El secreto ibérico es uno de los cortes más apreciados del cerdo por su infiltración de grasa y su sabor intenso. Cocinado de forma adecuada, se convierte en un plato jugoso, tierno y lleno de matices. Hoy, en Carnes Carrasquilla, descubrirás cómo prepararlo, qué salsas realzan mejor su sabor y cómo presentarlo para sorprender a tus comensales.
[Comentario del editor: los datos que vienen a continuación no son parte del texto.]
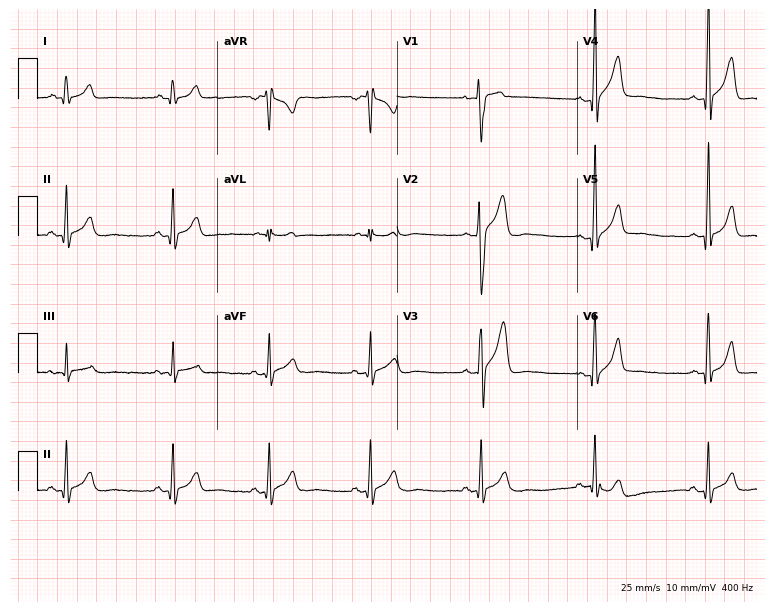
12-lead ECG from a man, 34 years old. Recorded interpretation: within normal limits.

Secreto ibérico, un manjar muy nuestro
El secreto ibérico se localiza entre la paleta y la panceta del cerdo. Es una pieza plana, de tamaño medio, con una textura marmoleada gracias a la grasa infiltrada. Esa combinación lo hace ideal para preparaciones rápidas a la plancha o a la brasa, porque mantiene la jugosidad sin necesidad de largas cocciones.
Cómo cocinar el secreto ibérico para que quede perfecto
Antes de cocinar, saca la pieza del frigorífico y deja que repose al menos 30 minutos. Así, lograrás que se atempere y su temperatura sea uniforme.
Para que conserve sus jugos, lo ideal es marcarlo a alta temperatura para sellar bien el exterior en plancha o brasa fuerte.
El secreto ibérico se disfruta más al punto, ligeramente rosado en su interior, para conservar todo el jugo. Intenta darle ese punto y, simplemente, alucina.
Finalmente, tras cocinar, deja la carne reposar unos minutos tapada con papel de aluminio. Esto permite que los jugos se redistribuyan y la textura sea más tierna.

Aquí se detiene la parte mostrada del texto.